Mezz Debt v. Pref Equity

Mezzanine debt and preferred equity are both types of capital that can be used in real estate financing. They are both forms of "hybrid" capital, meaning that they have features of both debt and equity. However, there are some key differences between mezzanine debt and preferred equity.

Mezzanine debt is a type of debt capital that is typically used in real estate financing to provide additional financing to a project that has already been partially funded by a senior loan. Mezzanine debt is typically subordinated to the senior loan, meaning that in the event of default, the mezzanine lender will not be repaid until the senior lender has been repaid in full. Mezzanine debt typically carries a higher interest rate than senior debt and may include warrants or other equity-like features.

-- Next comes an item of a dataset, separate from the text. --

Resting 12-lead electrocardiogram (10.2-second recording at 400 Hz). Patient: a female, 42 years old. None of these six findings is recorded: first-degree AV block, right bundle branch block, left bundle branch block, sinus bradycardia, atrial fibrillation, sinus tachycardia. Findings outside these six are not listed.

Preferred equity, on the other hand, is a type of equity capital that is typically used to provide additional capital to a real estate project. Preferred equity is similar to a traditional equity investment, but it may have some additional features, such as a preferred return or the right to a specific percentage of the profits. Preferred equity is typically subordinated to both senior debt and mezzanine debt, meaning that in the event of default, the preferred equity investor will not be repaid until the senior and mezzanine lenders have been repaid in full.

Overall, the main difference between mezzanine debt and preferred equity is the type of capital they represent. Mezzanine debt is a type of debt capital, while preferred equity is a type of equity capital.